In the context I usually hear it, they typically mean CSS3 or javascript
features, not actual HTML5 features.

While I think HTML5 does offer some exciting features, I also think people
need to know the differences between what HTML5 is and more importantly, what
it is not.

Because even the graphic they show in the article ( _“HTML5″ is currently the
#1 job trend based on the fastest growing keywords found in online job
postings..._ ) says just how recruiters and job listings use that specific
term. 90% of the time I see that used, it's a keyword as just wanting you to
know general HTML, but they use the phrase HTML5 over "HTML" because it sounds
better.

For kicks, this site probably marks the biggest confusion that I always hear
with HTML5: [http://iscss3partofhtml5.com/](http://iscss3partofhtml5.com/)
_spoiler alert: NO._

EDIT: No clue why I'm being down-voted?

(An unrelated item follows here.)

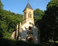 RABAS - 57640 Saint-Hubert France - vallée de la canner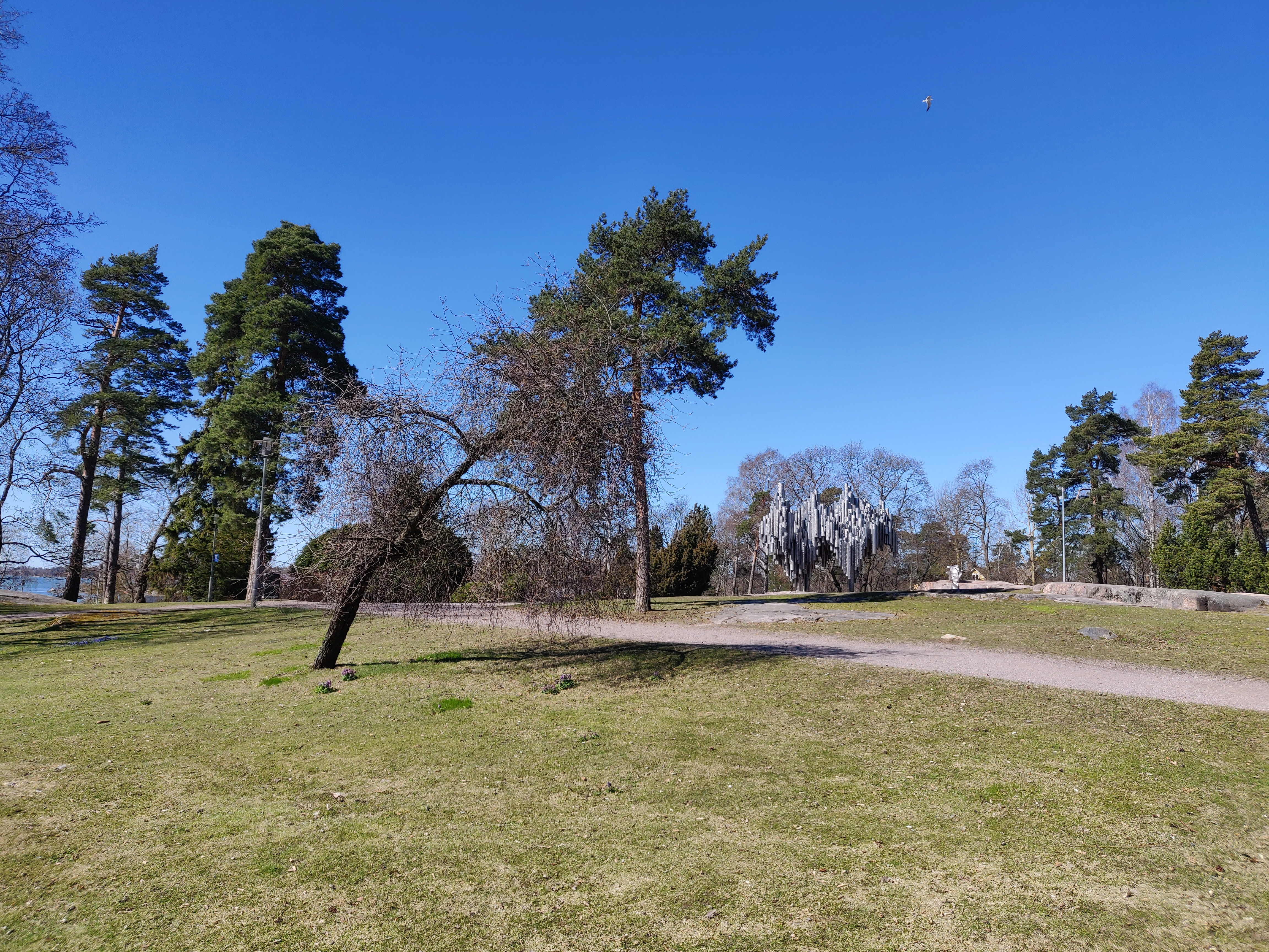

As the perspective of a front-end
designer who just recently was very active in the job market, this was ALWAYS
the case. None of the companies were actually using true HTML5 features or
wanted to use true HTML5 features, they were just using CSS3 or jQuery.
Obviously it was just a recruiter trying to use buzz terms to describe knowing
general HTML.

------
Ticktacks
I'd rather recommend learning to make Google Glass apps.